Pulling attributes from text

(Matthew Williams) #1

I want to bring in to tinderbox highlights from ibooks and automatically extract text into some attributes. So here is some original text from the ibooks output:

May 20, 2018

Chapter One: A COMPUTER WANTED, p. 12

punched cards, which separated pattern from process for the first time in history, would eventually find their way into the earliest computers. Patterns encoded on paper, which computer scientists later called “programs,” could meaningfully entangle numbers as easily as thread. The Jacquard loom

May 20, 2018

Chapter One: A COMPUTER WANTED, p. 10

Indeed, computing was the grunt labor of organized science; before they were made obsolete, human computers prepared ballistics trajectories for the United States Army, cracked Nazi codes at Bletchley Park, crunched astronomical data at Harvard, and assisted numerical studies of nuclear fission on the Manhattan Project. Despite the diversity of their work, human computers had one thing in common. They were women.

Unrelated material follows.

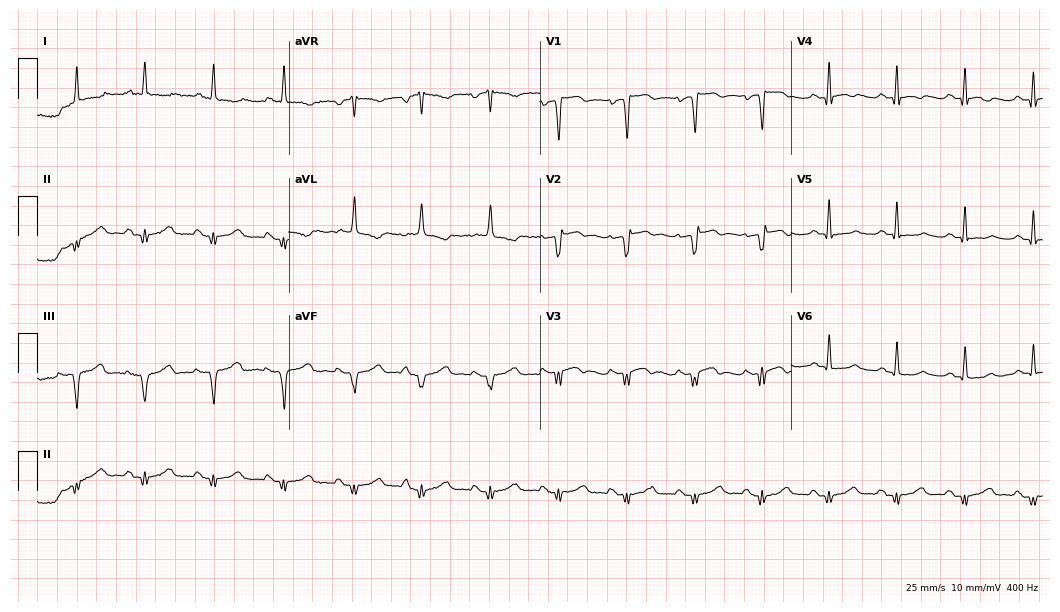
ECG (10.2-second recording at 400 Hz) — a female, 81 years old. Screened for six findings — first-degree AV block, right bundle branch block, left bundle branch block, sinus bradycardia, atrial fibrillation, sinus tachycardia — none is recorded.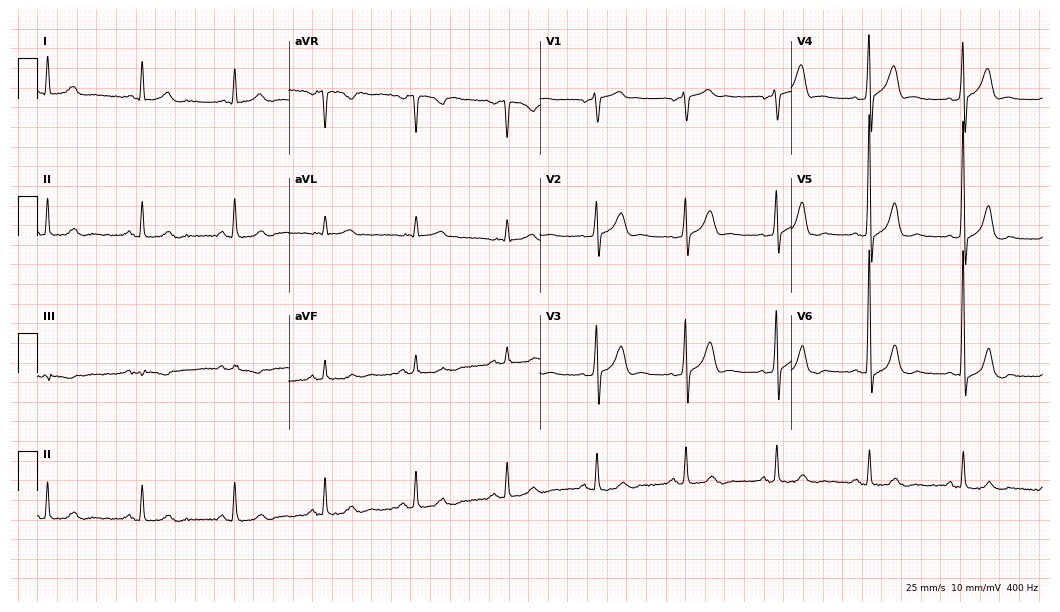
Resting 12-lead electrocardiogram. Patient: a man, 64 years old. None of these six findings is recorded: first-degree AV block, right bundle branch block, left bundle branch block, sinus bradycardia, atrial fibrillation, sinus tachycardia.

So the text in the note should just be the highlighted text. $Chapter should be the chapter text up to but not including the page, and $page should be the page number.

I am generally comfy with regex but not seeing any examples of use in an action in tinderbox.

(eastgate) #2

I believe there’s an example of this in the Agents and Actions section of Getting Started.

The general pattern is to use an agent to find a pattern, and extract the substring:

Query: $Text.contains(“Chapter.+:(.+),”)
Action: $Chapter=$1;

(Matthew Williams) #3

ahhh, i think i was missing it because i wasn’t sure how to search for what i wanted, and i didn’t realize that $1 would be the results of the query.